I became edgy and needed to get out more and more; traveled to Joshua Tree a few times, going in the pitch blackness of night, knowing I was asking for trouble but not getting it. I planned a trip to Arizona and New Mexico again, and had great fun. Although as the summer wore on, the need to have someone with me on these trips took away from the joy. At least a little. I'd dated someone very unsuitable the year before, and then fell for a line in the spring. I'd been involved with someone else, but they had too much fun disappearing and reappearing and it was becoming too painful to put up with. I was meeting other people who were real and liked me and confusion was running rampant. I would sit out on the cliffs at Malpais and wonder about my life and where it was heading...who might be in it and when. But luckily, many of the places I visit are so mind-blowingly gorgeous, this bullshit didn't take up all my time.

Shazbott Kat died sometime during the summer. I'd felt great guilt about farming my cats out to friends, originally believing I was good for the responsibility of a cat's life. She died in Yucaipa, with loving friends....found her under a bush with her mouth full of dirt. She reeked of rosemary. Was she eating it? What happened? Will never know. But that was a long drive, and even longer coming back, everything smelling of rosemary. She had fans around the world and was missed. When I arrived at the veterinarian's, I pretended I wasn't upset for the benefit of the other patrons. No need to upset anyone. Was difficult under this pretext to get the assistant to understand what I needed. Would have been comical if circumstances were different.

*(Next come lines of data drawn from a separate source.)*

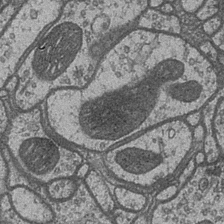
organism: Drosophila
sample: Optic medulla
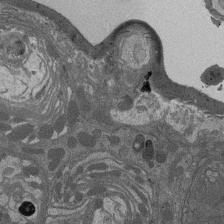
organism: Drosophila
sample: Antenna
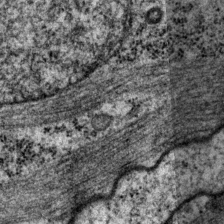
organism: P. pacificus
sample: Pharynx
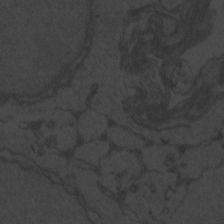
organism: Zebrafish
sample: Macrophage infected with Toxoplasma gondii
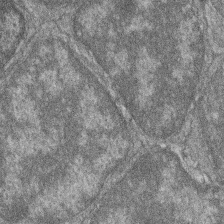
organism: Zebrafish
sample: Cilia; retinal pigment epithelium
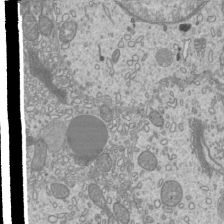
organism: Mouse
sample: Cilia; mouse epididymis
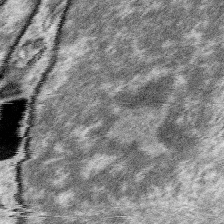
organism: Human
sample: HeLa cells
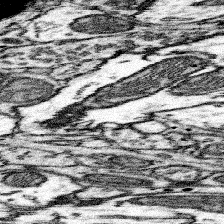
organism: Mouse
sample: Somatosensory cortex neuropil
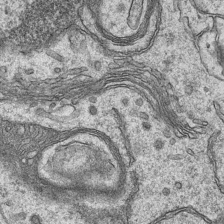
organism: Mouse
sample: CA1 Hippocampus
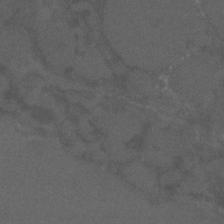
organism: C. elegans
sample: C. elegans embryo
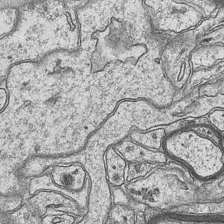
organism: Mouse
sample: CA1 Hippocampus
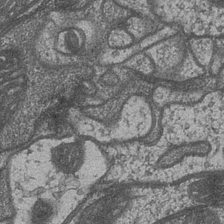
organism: Drosophila
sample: Optic medulla
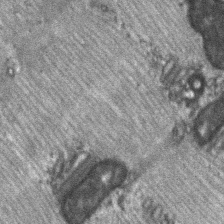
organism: C57BL Mouse
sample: Soleus
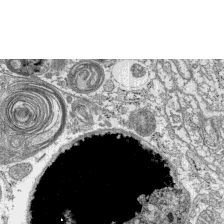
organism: C57BL Mouse
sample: Pancreatic islet
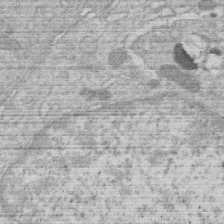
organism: Human
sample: Macrophage cells
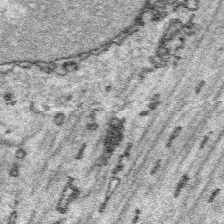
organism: Platynereis dumerilii
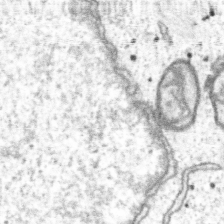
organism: Human
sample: HeLa cells
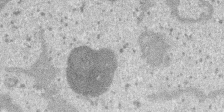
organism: Human
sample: Lung epithelial cells infected with SARS-CoV-2
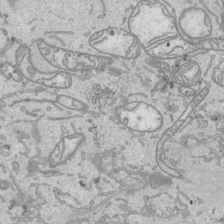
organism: Human
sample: Mitochondria in HCT116 cells
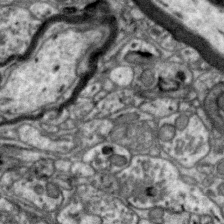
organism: Zebra finch
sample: Brain
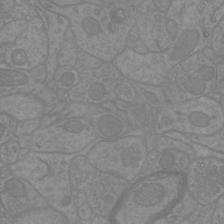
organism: Mouse
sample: Cortical neurons
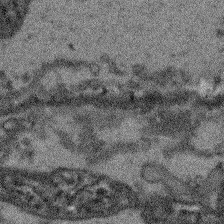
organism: Arabidopsis thaliana
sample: Root tip
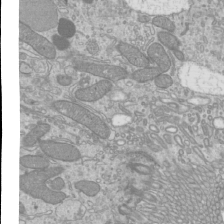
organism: Mouse
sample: Cilia; mouse epididymis
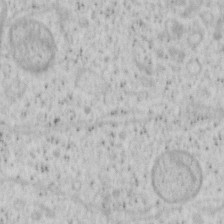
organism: Human
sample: HeLa cells
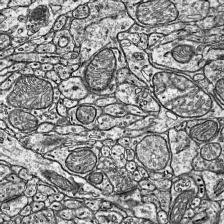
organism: Mouse
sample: Visual Cortex
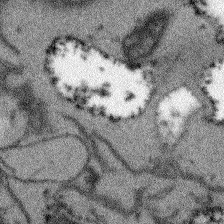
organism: Arabidopsis thaliana
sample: Root tip
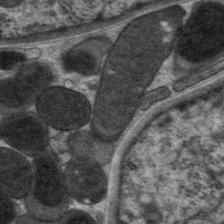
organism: C. elegans
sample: Pharynx
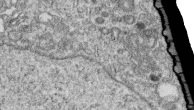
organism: Human
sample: HeLa cell HIV synapse
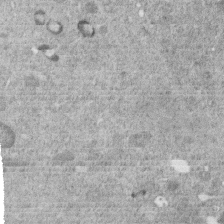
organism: C. elegans
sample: C. elegans embryo early stage
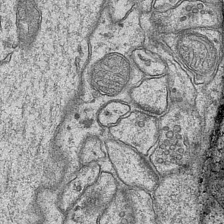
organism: Mouse
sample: CA1 Hippocampus
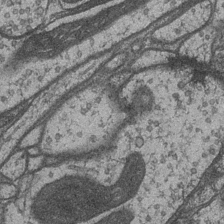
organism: Drosophila
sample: Optic medulla
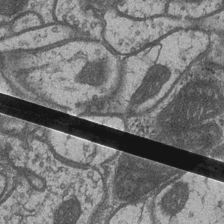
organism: Drosophila
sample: Optic medulla
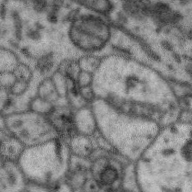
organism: Zebra finch
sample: Brain
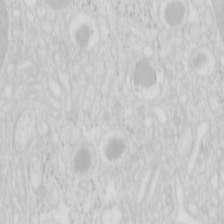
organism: Mouse
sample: Pancreas
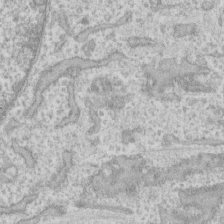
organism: Human
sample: CRL-1474

A few weeks before the LA project (had finally gotten word) I was driving back from LA to the desert. People drive very fast out there and so do I. This night, on a stretch of nothing leading nowhere, someone in a black car doing about 90mph didn't see me in their rear view mirror and was going to hit me. So instead, I hit the guardrail. I never got their license plate, and they never stopped. I was lucky - so lucky - for being unhurt. I laughed when I realized my laptop was really in my lap, that everything in the car had flown forward in a blur during the collision. The car still drove, although I wondered if I should move it. But was so tired, and so done in by the summer, I just wanted to get home. Drove back. My door wouldn't open. Whole left side smashed in. I called the insurance company. Looked at my car, and wept a bit. This being the final memorable event before leaving.

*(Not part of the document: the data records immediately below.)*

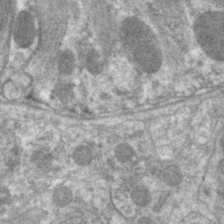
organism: C. elegans
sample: Pharynx
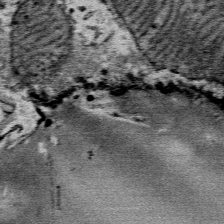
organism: Mouse
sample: Mouse Salivary gland
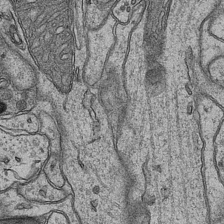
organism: Mouse
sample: CA1 Hippocampus
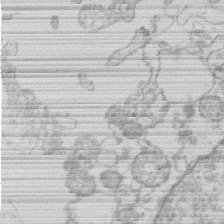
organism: Human
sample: Macrophage cells
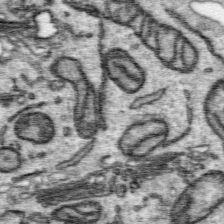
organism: Human
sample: HeLa cells
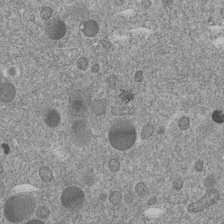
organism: C. elegans
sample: C. elegans embryo early stage
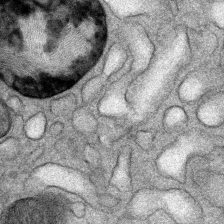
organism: Mouse
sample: Mouse Salivary gland
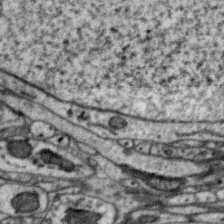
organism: Zebra finch
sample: Brain
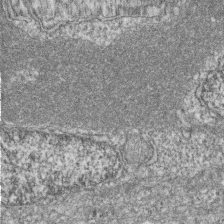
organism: Zebrafish
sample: Cilia; retinal pigment epithelium
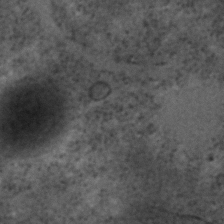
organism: C. elegans
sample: C. elegans embryo
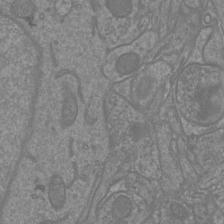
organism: Mouse
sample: Cortical neurons
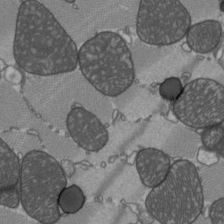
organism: C57BL Mouse
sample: Heart
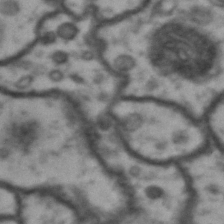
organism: Drosophila
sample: Brain
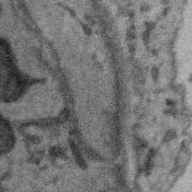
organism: Zebra finch
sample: Brain
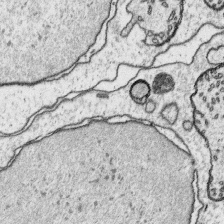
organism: Platynereis dumerilii
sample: Parapodia
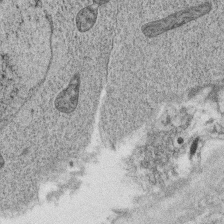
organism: C. elegans
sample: C. elegans oocyte; sperm cells
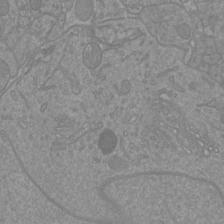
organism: Mouse
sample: Cortical neurons

The summer was hot, depressing, meandering, sleepless. It introduced me to many new people, a few who've become some of the more important people in my life. It signaled the end of a love affair that shouldn't have happened. It flickered the potential for other affairs. I walked away stronger, healthier..perhaps not happier, but not unhappy either. There were many extremes on both sides. The recession means that half the houses there are for sale or abandoned now. The artist who's work hung next to mine in the desert house died of an OD while I was in London. My former lover wants no part of me. Brewskie cat was found dead the other day. Poison, they think. There are beginnings and ends.
You would think this was all bad, but I'm realizing that it's an ongoing play. At this point I neither applaud nor boo, I simply wait for the next act.